La sua dimensione, la sua storia, le testimonianze artistiche di cui è ricca, il legame con Dante e le origini della nostra lingua, il rapporto del territorio con l'acqua, delineano un modello di città in cui può ben rispecchiarsi l'identità italiana. Allo stesso tempo le sue caratteristiche le consentono di interpretare in modo originale quel modello, enfatizzando quei tratti virtuosi che meglio possono metterla in relazione con l'Europa, offrendo un contributo positivo e costruttivo per il futuro europeo.


In particolare Ravenna, a partire da una storia che la consacra come luogo di incontro e di dialogo tra culture diverse, antico Ponte tra Oriente e Occidente, si connota più di altre per la presenza di un capitale sociale e di un insieme di forze cooperative che hanno permesso in passato, e permetteranno sempre di più in futuro, la tenuta del tessuto civile di cittadinanza. La cooperazione, ovvero il fare insieme, che attraversa trasversalmente i settori della cultura, dell’economia, della società, costituisce non solo una leva strategica di sviluppo, ma anche uno strumento per affrontare il cambiamento e la trasformazione.


Di quale struttura organizzativa intende dotarsi la città per la governance della candidatura e del proprio programma?

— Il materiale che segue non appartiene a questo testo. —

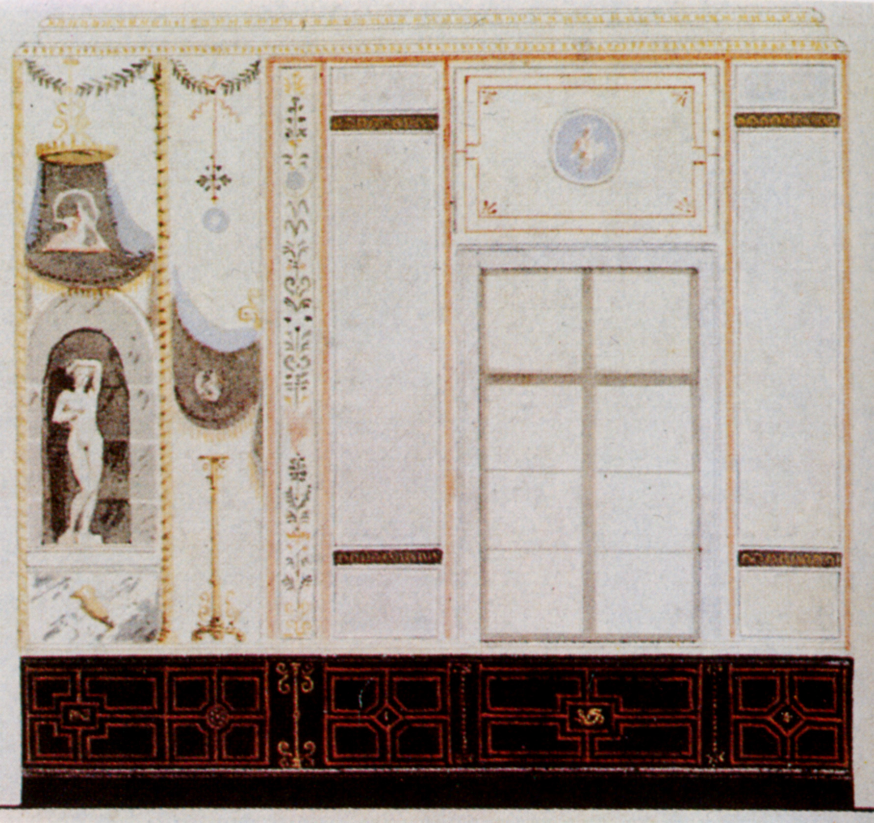 Klein Glienicke, Neugierde, Ausmalungsentwurf Schinkel 1825 b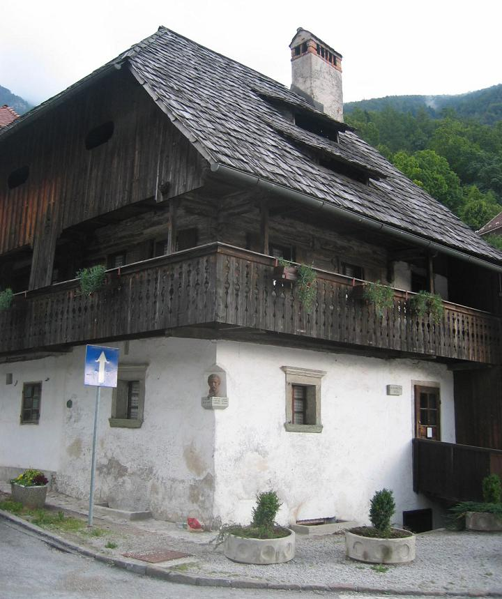 Tržič, Slovenia (Kurnik's house) photo:Ziga 12:06, 21 October 2006 (UTC)

Ravenna è stata la prima città italiana ad intraprendere il percorso di candidatura verso il 2019, attivando e mobilitando già dal 2007 tutte le energie della città e del territorio in vista dell’ambizioso obiettivo di prospettiva. In tal senso ci siamo dotati di innovativi strumenti di partecipazione, consultazione e governance.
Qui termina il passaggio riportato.